Serving your Workflows

LlamaDeploy runs your LlamaIndex workflows locally and in the cloud. Author your workflows, add minimal configuration, and llamactl wraps them in an application server that exposes them as HTTP APIs.

Learn the basics (LlamaIndex Workflows)

LlamaDeploy is built on top of LlamaIndex workflows. If you’re new to workflows, start here: LlamaIndex Workflows.

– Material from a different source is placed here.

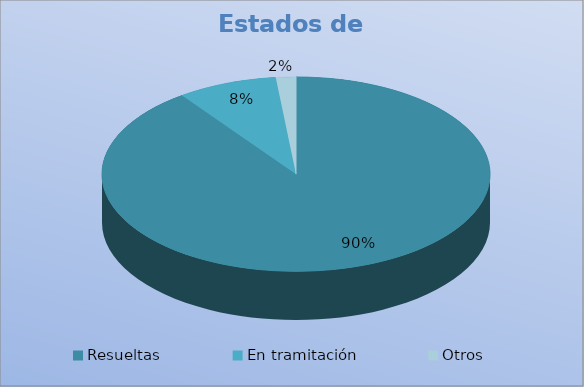
| Category | Series 0 |
|---|---|
| Resueltas | 54 |
| En tramitación | 5 |
| Otros | 1 |

Author a workflow (quick example)

from llama_index.core.workflow import Workflow, step, StartEvent, StopEvent

class QuestionFlow(Workflow):
    @step
    async def generate(self, ev: StartEvent) -> StopEvent:
        question = ev.question
        return StopEvent(result=f"Answer to {question}")

qa_workflow = QuestionFlow(timeout=120)

Configure workflows for LlamaDeploy to serve

LlamaDeploy reads workflows configured in your pyproject.toml and makes them available under their configured names.

Define workflow instances in your code, then reference them in your config.

[project]
name = "app"
# ...
[tool.llamadeploy.workflows]
answer-question = "app.workflows:qa_workflow"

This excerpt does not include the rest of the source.